Good morning, Quartz readers!
What to watch for today
The European Central Bank has some explaining to do. The ECB is unlikely to unveil additional stimulus measures after cutting its benchmark rate to zero last month. But president Mario Draghi will be keen to convince investors that the bank still has more cards to play if inflation and growth remain in the doldrums.
The British royals host Barack and Michelle Obama. Drones are banned from the UK capital while the US president and first lady are in town. The Obamas have a full schedule in London, including a press conference with prime minister David Cameron, lunch with Queen Elizabeth (it’s her 90th birthday!), and dinner with Will and Kate.
Dilma Rousseff travels to New York. Brazil’s embattled president will attend a UN signing ceremony for the Paris climate agreement in the midst of impeachment proceedings back home. While she’s traveling, vice president Michel Temer—whom Rousseff has accused of leading a coup against her—is in charge.

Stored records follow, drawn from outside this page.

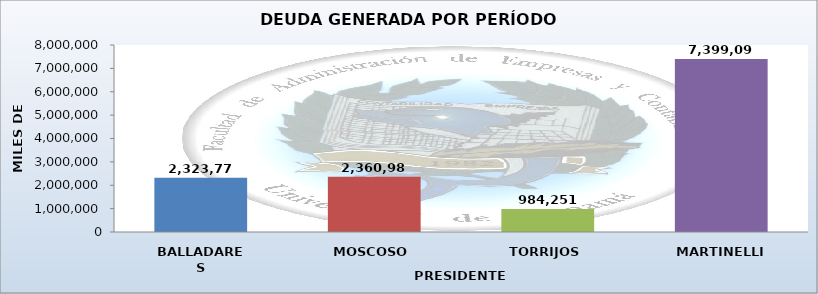
| Category | Series 0 |
|---|---|
| BALLADARES | 2323773 |
| MOSCOSO | 2360980 |
| TORRIJOS | 984251 |
| MARTINELLI | 7399089.672 |
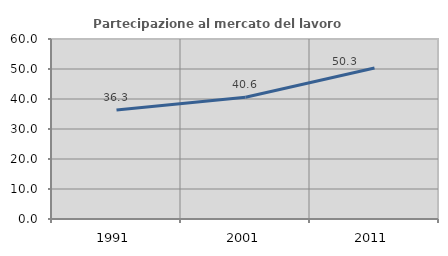
| Category | Partecipazione al mercato del lavoro  femminile |
|---|---|
| 1991.0 | 36.309 |
| 2001.0 | 40.603 |
| 2011.0 | 50.322 |
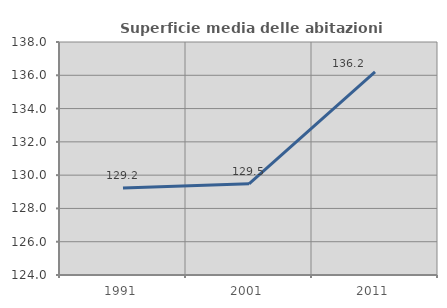
| Category | Superficie media delle abitazioni occupate |
|---|---|
| 1991.0 | 129.222 |
| 2001.0 | 129.481 |
| 2011.0 | 136.199 |
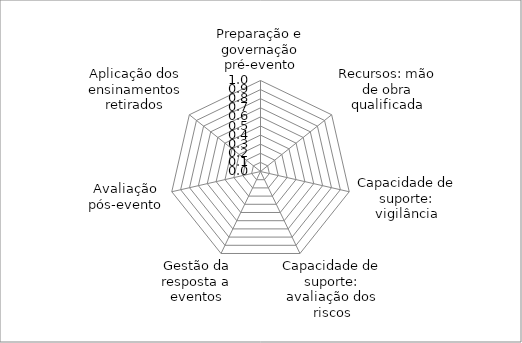
| Category | Series 0 |
|---|---|
| Preparação e governação pré-evento | 0 |
| Recursos: mão de obra qualificada | 0 |
| Capacidade de suporte: vigilância | 0 |
| Capacidade de suporte: avaliação dos riscos | 0 |
| Gestão da resposta a eventos | 0 |
| Avaliação pós-evento | 0 |
| Aplicação dos ensinamentos retirados | 0 |
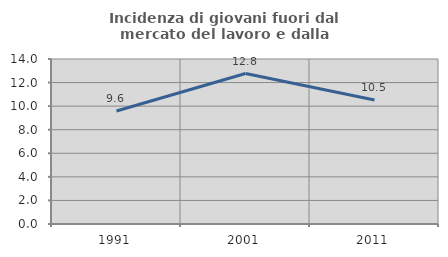
| Category | Incidenza di giovani fuori dal mercato del lavoro e dalla formazione  |
|---|---|
| 1991.0 | 9.589 |
| 2001.0 | 12.766 |
| 2011.0 | 10.526 |

Microsoft tries to maintain its momentum. The software company reports quarterly earnings amid a dramatic resurgence under CEO Satya Nadella. Analysts expect higher profits and revenues as cloud computing services offset weak PC sales.
While you were sleeping
The US Treasury shuffled its currency deck. Abolitionist icon Harriet Tubman will replace president Andrew Jackson on the $20 bill; founding father and Broadway icon Alexander Hamilton is staying on the $10 bill after all. The decision didn’t please everyone: Tubman’s $20 is still many years away.

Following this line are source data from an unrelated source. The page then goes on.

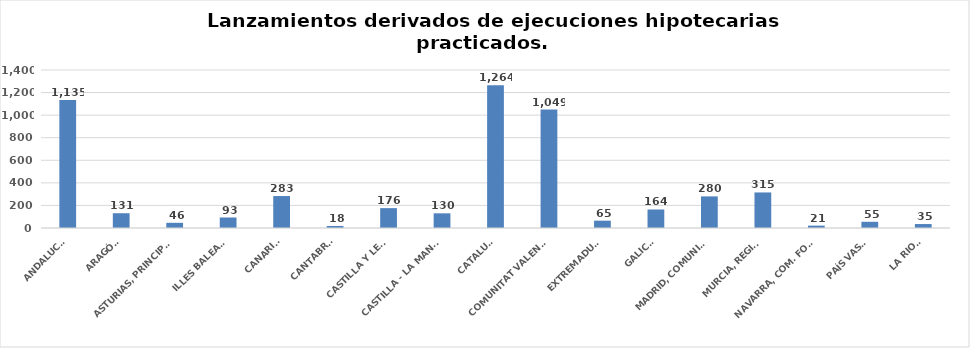
| Category | Series 0 |
|---|---|
| ANDALUCÍA | 1135 |
| ARAGÓN | 131 |
| ASTURIAS, PRINCIPADO | 46 |
| ILLES BALEARS | 93 |
| CANARIAS | 283 |
| CANTABRIA | 18 |
| CASTILLA Y LEÓN | 176 |
| CASTILLA - LA MANCHA | 130 |
| CATALUÑA | 1264 |
| COMUNITAT VALENCIANA | 1049 |
| EXTREMADURA | 65 |
| GALICIA | 164 |
| MADRID, COMUNIDAD | 280 |
| MURCIA, REGIÓN | 315 |
| NAVARRA, COM. FORAL | 21 |
| PAÍS VASCO | 55 |
| LA RIOJA | 35 |
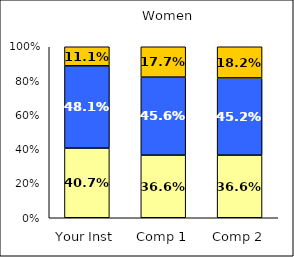
| Category | Low Academic Disengagement | Average Academic Disengagement | High Academic Disengagement |
|---|---|---|---|
| Your Inst | 0.407 | 0.481 | 0.111 |
| Comp 1 | 0.366 | 0.456 | 0.177 |
| Comp 2 | 0.366 | 0.452 | 0.182 |
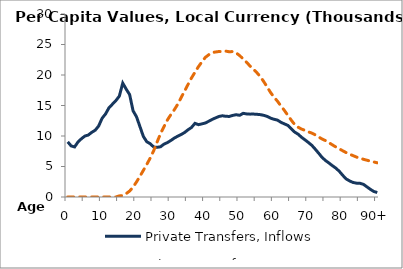
| Category | Private Transfers, Inflows | Private Transfers, Outflows |
|---|---|---|
| 0 | 9041.562 | 0 |
|  | 8375.056 | 0 |
| 2 | 8206.972 | 0 |
| 3 | 9032.658 | 0 |
| 4 | 9559.871 | 0 |
| 5 | 9991.024 | 0 |
| 6 | 10165.3 | 0 |
| 7 | 10608.65 | 0 |
| 8 | 10949.73 | 0 |
| 9 | 11647.49 | 0 |
| 10 | 12912.28 | 0 |
| 11 | 13615.6 | 0 |
| 12 | 14631.22 | 0 |
| 13 | 15214.84 | 0 |
| 14 | 15801.8 | 0 |
| 15 | 16530.18 | 181.239 |
| 16 | 18668.55 | 236.192 |
| 17 | 17684.06 | 558.019 |
| 18 | 16789.88 | 973.46 |
| 19 | 14132.25 | 1615.251 |
| 20 | 13148.68 | 2473.238 |
| 21 | 11537.21 | 3400.792 |
| 22 | 9910.496 | 4375.284 |
| 23 | 9053.261 | 5352.035 |
| 24 | 8729.831 | 6406.447 |
| 25 | 8192.671 | 7597.864 |
| 26 | 8139.106 | 9031.48 |
| 27 | 8239.17 | 10409.29 |
| 28 | 8672.592 | 11550.01 |
| 29 | 8921.586 | 12645.83 |
| 30 | 9273.867 | 13521.12 |
| 31 | 9659.563 | 14305.52 |
| 32 | 9973.791 | 15227.95 |
| 33 | 10251.46 | 16328.41 |
| 34 | 10585.32 | 17380.49 |
| 35 | 11029.94 | 18474.86 |
| 36 | 11407.71 | 19529.46 |
| 37 | 12076.21 | 20464.08 |
| 38 | 11859.25 | 21361.14 |
| 39 | 11984.79 | 22134.86 |
| 40 | 12131.3 | 22877.56 |
| 41 | 12415.66 | 23324.66 |
| 42 | 12721.76 | 23685.62 |
| 43 | 12974.03 | 23775.05 |
| 44 | 13207.13 | 23854.66 |
| 45 | 13317.37 | 23831.44 |
| 46 | 13221.04 | 23910.36 |
| 47 | 13213.29 | 23805.01 |
| 48 | 13381.63 | 23850.46 |
| 49 | 13490.74 | 23606.74 |
| 50 | 13392.65 | 23183.58 |
| 51 | 13715.38 | 22624.08 |
| 52 | 13617.65 | 22092.46 |
| 53 | 13583.71 | 21468.1 |
| 54 | 13595.49 | 20948.63 |
| 55 | 13555.68 | 20375.37 |
| 56 | 13501.25 | 19730.56 |
| 57 | 13387.84 | 18910.45 |
| 58 | 13211.6 | 18017.2 |
| 59 | 12921.74 | 17113.14 |
| 60 | 12739.67 | 16347.72 |
| 61 | 12598.87 | 15690.23 |
| 62 | 12241.73 | 14913.02 |
| 63 | 11987.39 | 14188.06 |
| 64 | 11737.42 | 13376.08 |
| 65 | 11189.26 | 12591.92 |
| 66 | 10638.15 | 11866.75 |
| 67 | 10289.62 | 11433.71 |
| 68 | 9776.61 | 11128.67 |
| 69 | 9357.956 | 10927.03 |
| 70 | 8923.982 | 10674.82 |
| 71 | 8449.876 | 10464.7 |
| 72 | 7819.87 | 10174.34 |
| 73 | 7149.228 | 9823.76 |
| 74 | 6457.969 | 9492.969 |
| 75 | 5963.141 | 9231.524 |
| 76 | 5546.138 | 8890.447 |
| 77 | 5112.352 | 8526.755 |
| 78 | 4713.124 | 8187.083 |
| 79 | 4185.319 | 7882.976 |
| 80 | 3524.853 | 7564.915 |
| 81 | 2947.936 | 7262.068 |
| 82 | 2619.809 | 7014.837 |
| 83 | 2374.902 | 6772.425 |
| 84 | 2263.444 | 6535.227 |
| 85 | 2240.965 | 6344.349 |
| 86 | 2067.741 | 6180.905 |
| 87 | 1661.321 | 6028.099 |
| 88 | 1253.892 | 5882.026 |
| 89 | 900.924 | 5740.704 |
| 90+ | 739.917 | 5605.601 |

Three men are facing jail time for Flint, Michigan’s water crisis. The city and state employees were accused of evidence tampering to hide the presence of lead in the water supply, among other criminal charges. Even tiny amounts of the metal can lower IQ and cause neurological problems in children.

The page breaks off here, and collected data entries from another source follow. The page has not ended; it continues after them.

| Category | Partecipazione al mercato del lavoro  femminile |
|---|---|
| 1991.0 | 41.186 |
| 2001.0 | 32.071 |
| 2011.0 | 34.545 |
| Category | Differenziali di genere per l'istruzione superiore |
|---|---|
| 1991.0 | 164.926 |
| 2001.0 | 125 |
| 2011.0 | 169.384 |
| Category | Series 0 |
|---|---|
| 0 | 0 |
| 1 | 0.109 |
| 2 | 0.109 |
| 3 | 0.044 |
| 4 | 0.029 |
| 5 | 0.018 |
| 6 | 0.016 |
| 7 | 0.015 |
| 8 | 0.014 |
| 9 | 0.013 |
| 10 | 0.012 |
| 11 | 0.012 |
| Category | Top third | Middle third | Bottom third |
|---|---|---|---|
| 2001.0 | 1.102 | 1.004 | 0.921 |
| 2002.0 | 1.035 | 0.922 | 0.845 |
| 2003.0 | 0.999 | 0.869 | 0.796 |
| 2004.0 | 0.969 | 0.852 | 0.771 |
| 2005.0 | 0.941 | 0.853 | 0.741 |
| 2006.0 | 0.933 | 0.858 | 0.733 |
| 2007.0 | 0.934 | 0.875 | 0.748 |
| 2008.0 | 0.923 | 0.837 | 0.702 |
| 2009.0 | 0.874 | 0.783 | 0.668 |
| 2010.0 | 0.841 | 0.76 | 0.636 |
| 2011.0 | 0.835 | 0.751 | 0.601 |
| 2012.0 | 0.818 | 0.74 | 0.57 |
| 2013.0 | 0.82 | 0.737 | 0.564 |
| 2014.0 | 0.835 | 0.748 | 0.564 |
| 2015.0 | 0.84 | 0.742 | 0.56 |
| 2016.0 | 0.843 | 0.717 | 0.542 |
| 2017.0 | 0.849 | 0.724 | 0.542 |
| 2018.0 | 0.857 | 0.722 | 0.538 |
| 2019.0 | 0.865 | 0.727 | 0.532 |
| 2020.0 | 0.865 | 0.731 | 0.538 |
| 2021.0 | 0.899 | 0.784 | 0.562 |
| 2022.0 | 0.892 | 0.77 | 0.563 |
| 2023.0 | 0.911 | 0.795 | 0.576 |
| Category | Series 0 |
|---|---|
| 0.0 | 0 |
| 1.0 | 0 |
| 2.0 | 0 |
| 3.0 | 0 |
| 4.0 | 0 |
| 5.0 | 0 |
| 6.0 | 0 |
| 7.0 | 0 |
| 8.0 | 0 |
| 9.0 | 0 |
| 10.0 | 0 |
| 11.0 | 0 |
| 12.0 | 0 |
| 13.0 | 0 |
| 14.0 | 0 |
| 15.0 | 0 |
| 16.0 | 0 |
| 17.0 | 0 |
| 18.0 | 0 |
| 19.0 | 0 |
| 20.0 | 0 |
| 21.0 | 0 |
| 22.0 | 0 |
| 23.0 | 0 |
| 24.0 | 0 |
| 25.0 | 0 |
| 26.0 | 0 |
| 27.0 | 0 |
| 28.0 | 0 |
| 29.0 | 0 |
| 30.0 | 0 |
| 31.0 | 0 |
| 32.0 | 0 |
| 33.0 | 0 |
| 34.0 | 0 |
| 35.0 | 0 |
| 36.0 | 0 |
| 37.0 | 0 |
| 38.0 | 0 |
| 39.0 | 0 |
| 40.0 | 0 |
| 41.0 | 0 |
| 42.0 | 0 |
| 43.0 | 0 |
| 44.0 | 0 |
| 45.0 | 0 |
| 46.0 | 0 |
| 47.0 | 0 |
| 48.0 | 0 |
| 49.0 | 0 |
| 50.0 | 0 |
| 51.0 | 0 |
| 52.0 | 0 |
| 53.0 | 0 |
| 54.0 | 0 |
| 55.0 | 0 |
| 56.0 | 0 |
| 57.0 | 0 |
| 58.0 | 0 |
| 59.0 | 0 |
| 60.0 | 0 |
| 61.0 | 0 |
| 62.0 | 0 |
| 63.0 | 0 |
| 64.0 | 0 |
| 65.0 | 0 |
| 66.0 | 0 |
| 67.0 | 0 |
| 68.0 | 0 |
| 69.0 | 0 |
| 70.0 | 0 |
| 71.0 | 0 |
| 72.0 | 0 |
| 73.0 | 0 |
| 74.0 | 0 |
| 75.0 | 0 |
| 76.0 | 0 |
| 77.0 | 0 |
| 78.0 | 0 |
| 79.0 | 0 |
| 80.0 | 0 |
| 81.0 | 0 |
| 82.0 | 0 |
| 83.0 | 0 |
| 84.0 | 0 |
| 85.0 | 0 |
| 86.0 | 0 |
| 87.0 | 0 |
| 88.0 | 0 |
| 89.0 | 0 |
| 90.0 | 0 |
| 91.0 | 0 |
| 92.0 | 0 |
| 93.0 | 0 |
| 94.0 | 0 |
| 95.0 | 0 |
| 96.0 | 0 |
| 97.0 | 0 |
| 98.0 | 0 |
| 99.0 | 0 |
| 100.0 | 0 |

Trading was halted in Mitsubishi Motors… The suspension came amid a flood of sell orders (paywall). Investors are fleeing the stock after the company admitted yesterday to falsifying fuel economy tests for 625,000 vehicles.
…while Volkswagen agreed to set aside $10 billion to resolve claims. The German carmaker will use the money to resolve civil claims by the US government and lawsuits by American car owners over diesel vehicles modified to cheat pollution controls, according to Bloomberg.
Quartz markets haiku
The foolish goat strains
to reach the sweet mountain grass
along the cliff’s edge
Quartz obsession interlude
Lily Kuo on a satirical Instagram account on the dangers of voluntourism. ”Savior Barbie also highlights the point that advocates and experts working on the continent have been observing for years—well-intentioned but naive volunteerism.” Read more here.
Matters of debate
Racial profiling of US muslims is the new normal. The recent Southwest Airlines incident is just the tip of the iceberg.
Megacities, not nations, are the world’s dominant social structures. By 2025, there will be at least 40 of them.
Saudi Arabia is wielding a $750 billion threat against America. It has threatened to divest all assets if a 9/11 lawsuit goes forward.
A Chinese man went shopping with eight robot maids. They carried his belongings in an ostentatious display of wealth.
Fewer people eat chocolate, so Hershey’s is turning to meat jerkey. Flavors will include black cherry barbecue.
Researchers created a metal foam that pulverizes bullets. It works like bubble wrap, collapsing air pockets upon impact.
An angry mom is suing China’s state media giant Xinhua. She says it defamed her son Zeng Feiyang, a Chinese labor activist who’s been detained since early December.
London has $248 billion in underground gold. The sprawling vaults contain a fifth of all gold held by the world’s governments.